Des difficultés d’accès à l’IVG
Selon les chiffres de l’Ined, le nombre d’IVG pratiquées entre 12 et 14 semaines correspond à environ une IVG sur 20 pratiquées en France. Bien que la plupart des IVG se pratiquent avant le stade des 10 semaines d’aménorrhée, selon les déclarations de Véronique Séhier, co-présidente du Planning familial en France, pour France 24, plusieurs causes peuvent être à l’origine de difficultés d’accès à l’IVG rencontrées par les femmes.
Tout d’abord, l’éloignement géographique de certains centres médicaux : pas moins de 130 établissements le pratiquant, ont fermé entre 2001 et 2011, à laquelle s’ajoute la clause de conscience dont les médecins peuvent se prévaloir avant la pratique d’une IVG. Ayant fait débat fin mars à l’Assemblée, visant sa suppression, elle avait pourtant été maintenue malgré les questionnements puisqu’elle apportait, selon Agnès Buzyn, « la garantie d’un parcours simple […] évitant aux femmes de prendre rendez-vous avec des médecins qui éventuellement peuvent leur faire perdre du temps s’ils sont contre l’IVG ». Des conditions selon lesquelles l’interruption de grossesse, au-delà de la volonté de la femme et des décisions de l’hémicycle, serait donc soumise à des choix externes. Découvertes tardives, situations de violence, « celles qui n’ont pas les moyens de se rendre à l’étranger sont confrontées à une grossesse non désirée », précise Véronique Séhier. « Le Sénat étant une chambre du Parlement pas forcément progressiste, on n’est pas très surpris mais on est très déçus », ajoute-elle.
Un projet de loi en prévision
Dans un communiqué daté du 11 juin dernier, Marlène Schiappa, secrétaire d’État chargée de l’Égalité en les hommes et les femmes, annonce son soutien à l’étude d’un allongement « raisonnable » des délais de l’IVG et à la mission lancée par la Délégation aux droits des femmes de l’Assemblée nationale et sa présidente, la députée Marie-Pierre Rixain.
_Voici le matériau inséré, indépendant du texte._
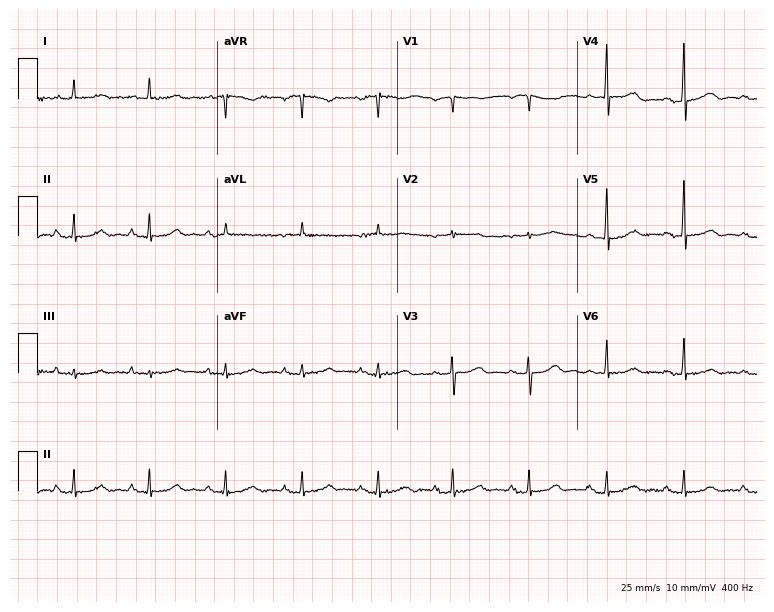
Electrocardiogram, a female, 81 years old. Of the six screened findings (first-degree AV block, right bundle branch block, left bundle branch block, sinus bradycardia, atrial fibrillation, sinus tachycardia), none is recorded. Findings outside these six are not listed.

Porte-parole de la France lors de la 62e Commission de la condition de la femme aux Nations Unies, Marlène Schiappa avait revendiqué sa nation comme défendant « partout, toujours, les droits sexuels et reproductifs et l’accès à la contraception », déplorant à cet égard les décisions de la Hongrie, de la Pologne et des États-Unis « de remettre en cause, plus ou moins insidieusement, l’accès à l’avortement ». Dans ce communiqué, elle confirme son intention de dépôt d’une proposition de loi, ayant pour objectifs d’expertiser l’accès à l’IVG en France et l’allongement du délai d’accès de 12 à 14 semaines.